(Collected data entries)
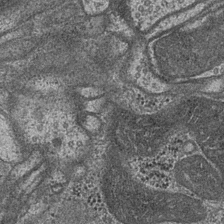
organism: Drosophila
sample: Optic medulla
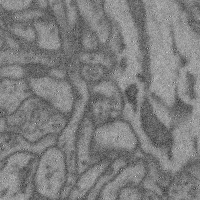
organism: Mouse
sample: Cerebral cortex
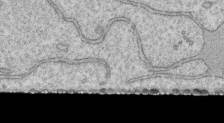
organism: Human
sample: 1205lu cells
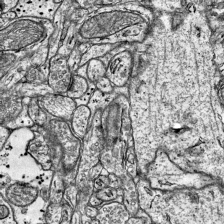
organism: Mouse
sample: Visual Cortex
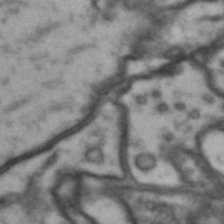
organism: Drosophila
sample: Brain
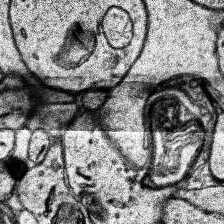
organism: Human
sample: Temporal Lobe
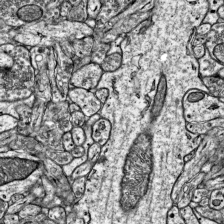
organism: Mouse
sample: Visual Cortex
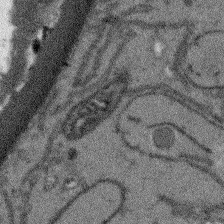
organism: Arabidopsis thaliana
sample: Root tip
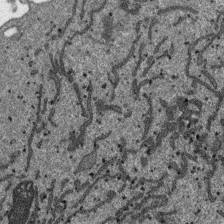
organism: Human
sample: Lung epithelial cells infected with SARS-CoV-2
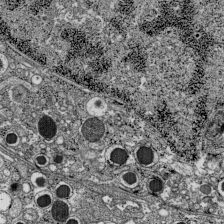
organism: C57BL Mouse
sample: Pancreatic islet
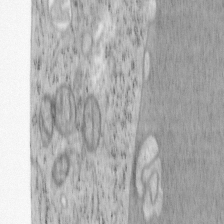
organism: Human
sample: HeLa cells

- Your goal:
All lines from the one bearing "organism: Arabidopsis thaliana" through the last line of the records, and only those, should be duplicated exactly; no picture belongs in the copy.

- Exercise response:
organism: Arabidopsis thaliana
sample: Root tip
organism: Human
sample: Lung epithelial cells infected with SARS-CoV-2
organism: C57BL Mouse
sample: Pancreatic islet
organism: Human
sample: HeLa cells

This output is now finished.